Missouri State University has settled a lawsuit with a student by the name of Emily Brooker. It seems Brooker took issue with an assigment to write letters to her lawmakers advocating gay adoption. A good Christian of the Ted Haggard variety, Brooker couldn’t reconcile her academic dreams with her deep-seated belief that homos are rotten child-eating mongrels. Thus, she refused to do the assignment.

365 Gay reports:

Brooker claimed that after she refused to sign the letter because of her religious beliefs she was subjected to a two-and-a-half hour interrogation by faculty members, who allegedly asked her personally invasive questions such as, “Do you think gays and lesbians are sinners?” and “Do you think I am a sinner?”

To which Brooker replied, “You’re a hell demon, may you burn for all eternity for even posing such a question!”

Okay, she didn’t say that, but she did call her lawyers, who successfully argued that Brooker’s first amendment rights had been violated. As a result, MSU’s agreed to pay Brooker 9,000 bones and the offending profressor, Frank Kauffman has stepped down as the head of the program.

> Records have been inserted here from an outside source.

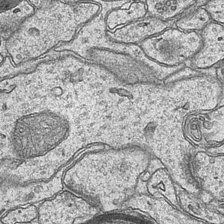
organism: Mouse
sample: CA1 Hippocampus
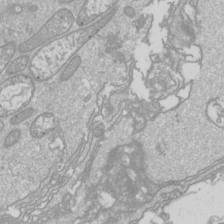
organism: Drosophila
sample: Cell division; meiosis; drosophila spermatocytes
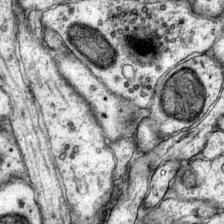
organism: Mouse
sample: Primary visual cortex

So, what was the program? Social Work. Nice, huh?

In case you’re not up on Missouri law, the state lifted the gay foster parent ban back in July, citing that the law did not specifically disqualify gays from fostering/adopting, thus they had a legal right. Conservative lawmakers vowed to write a bill that will permanently prohibit the homos from adopting or fostering children. Said bill has yet to be written.

As part of the social work program, Brooker’s professors urged her to sign the National Association of Social Work’s code of ethics, a contract that requires workers to honor LGBT rights. The code reads:

Social workers should not practice, condone, facilitate, or collaborate with any form of discrimination on the basis of race, ethnicity, national origin, color, sex, sexual orientation, age, marital status, political belief, religion, or mental or physical disability.

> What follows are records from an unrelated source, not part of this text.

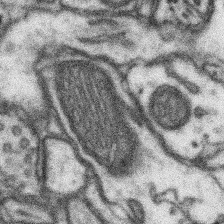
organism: Mouse
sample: Somatosensory cortex neuropil
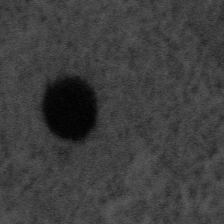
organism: Tuwongella immobilis
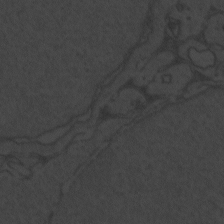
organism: Zebrafish
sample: Macrophage infected with Toxoplasma gondii
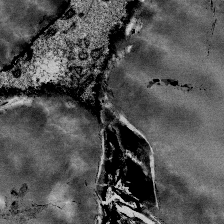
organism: Mouse
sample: Mouse Salivary gland
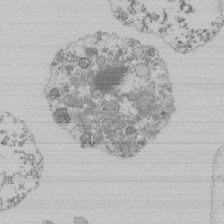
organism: Mouse
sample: Activated Pmel transgenic CD8+ T Cells
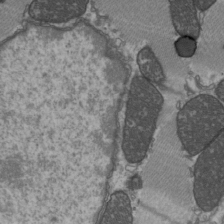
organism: C57BL Mouse
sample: Heart
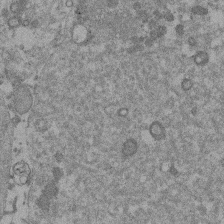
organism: Mouse
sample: Dividing mouse embryo 1 cell stage
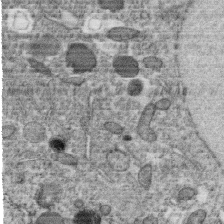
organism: C. elegans
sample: C. elegans oocyte; sperm cells
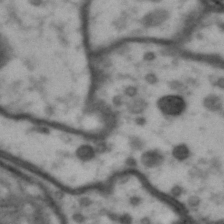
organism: Drosophila
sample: Brain
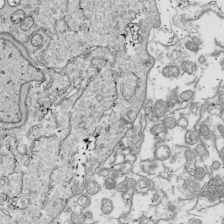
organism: Drosophila
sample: Cell division; meiosis; drosophila spermatocytes
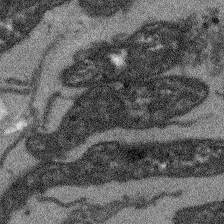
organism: Arabidopsis thaliana
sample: Root tip
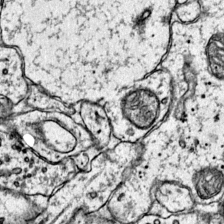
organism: Mouse
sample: Primary visual cortex
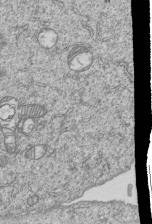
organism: Human
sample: MDA-MB-231 cells
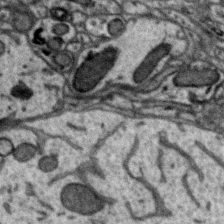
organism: Zebra finch
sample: Brain
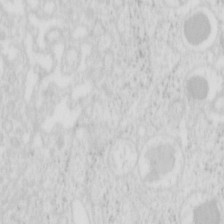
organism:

That sounds pretty fair to us and when we first read this story we got pretty hot under the proverbial collar. The more we think about it, however, the more we wonder if Brooker had a right to protest the assignment.

This brings us back to our follow-up on The Garden Guy, in which we asked “should religion be simply a spiritual practice, or should people attempt to extend their religious beliefs to social – and thus potentially divisive – practices?”

Should social workers – those defenders of civil society, “family values” and America’s discarded children and adults – be forced to support cultures/ideals that contradict their religious practices? One reader says, “Religion should not be applied anywhere beyond the self”, while another insists, “If your religious values have no social values, then they have no value”. Both of which, we think, fall under the category of “notable” (obviously, because we’ve just noted them).

Loyal readers probably know where we stand on this issue, but why don’t you guys duke it our via comments and let us know what you think…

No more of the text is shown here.